We are creating some awesome events for you. Kindly bear with us.

EXCLUSIVE – How ISACA is helping Singapore bridge the cybersecurity skills gap

EXCLUSIVE - How ISACA is helping Singapore bridge the cybersecurity skills gap
[social-share align="left" style="icon" size="m" template="18" counters="0" total_counter_pos="leftbig" buttons="linkedin,twitter,facebook,share"]

Above photo: ISACA and Cyber Security Agency of Singapore at the MOU signing ceremony held during Singapore International Cyber Week 2017 (Photo from Singapore International Cyber Week)/ Front row (starting from 3rd left)- Mr. Leonard Ong, ISACA Board Director; Mr. Matt Loeb, ISACA CEO and Board Director; Ms. Theresa Grafenstine, ISACA Board Chair; Mr. David Koh, Chief Executive, CSA/ Credit: ISACA

On September 19, during the Singapore International Cyber Week (SICW) 2017, the Cyber Security Agency of Singapore (CSA) signed a Memorandum of Understanding (MoU) with ISACA to facilitate collaboration on cybersecurity capability and workforce development.

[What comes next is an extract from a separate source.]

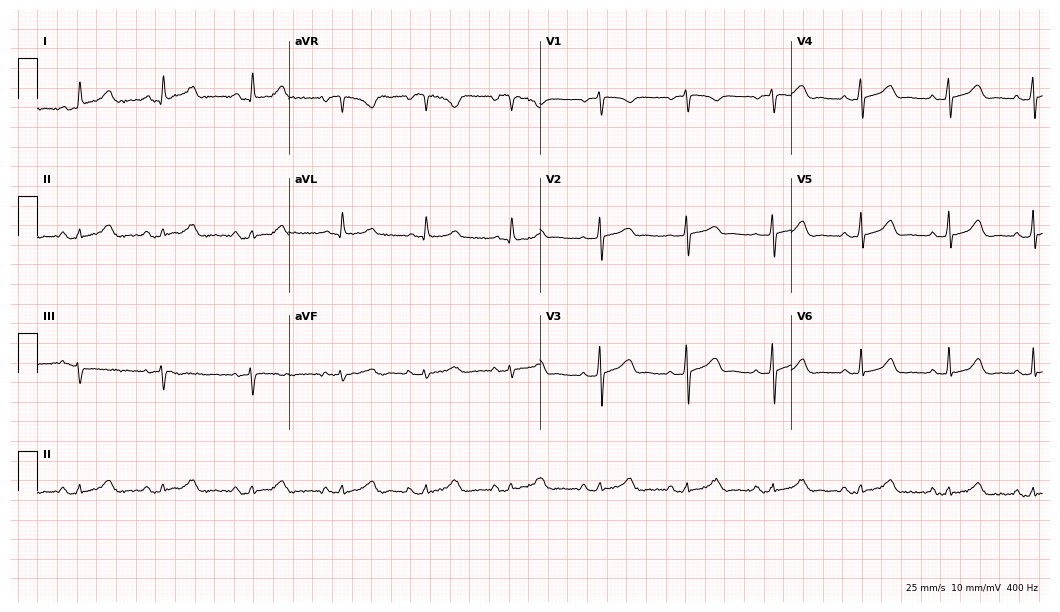
Electrocardiogram (10.2-second recording at 400 Hz), a female patient, 60 years old. Of the six screened findings (first-degree AV block, right bundle branch block, left bundle branch block, sinus bradycardia, atrial fibrillation, sinus tachycardia), none is recorded. Other findings, if any, are not listed.

ISACA is a leading body for information governance, control, security and audit professionals, with around 130,000 members in 215 chapters across 188 countries. ISACA’s IS (Information Systems) auditing and IS control standards are followed by practitioners worldwide.

OpenGov spoke to Ms. Theresa Grafenstine, ISACA Board Chair, and former Inspector General of the U.S. House of Representatives, USA and Mr. Leonard Ong, ISACA Board Director to learn more about the MOU and ISACA’s plans for Singapore.

Can you tell us about the MOU between CAS and ISACA?

Mr. Ong: As you know, Singapore released the Cybersecurity Strategy last year by the Prime Minister. And recently Singapore was ranked no. 1 on the Cybersecurity Index. We also know that Singapore is a financial hub, a regional data hub and a regional healthcare hub – they all deal with data.

You can’t successfully manage data or implement Smart Nation, if you can’t secure it. Because of that, we’re partnering with CSA to be able to develop the existing workforce in the cybersecurity area.

That would mean training people who are not in cybersecurity area to work in cybersecurity. We will continue to upskill those people, who are already working in the cybersecurity area, so that they can do more and stay up-to-date with the latest topics like IoT (Internet of Things) and other different kinds of emerging technologies.

Will ISACA be looking to upskill people who already have some experience in the area of ICT or will you also look at people with no experience in the field?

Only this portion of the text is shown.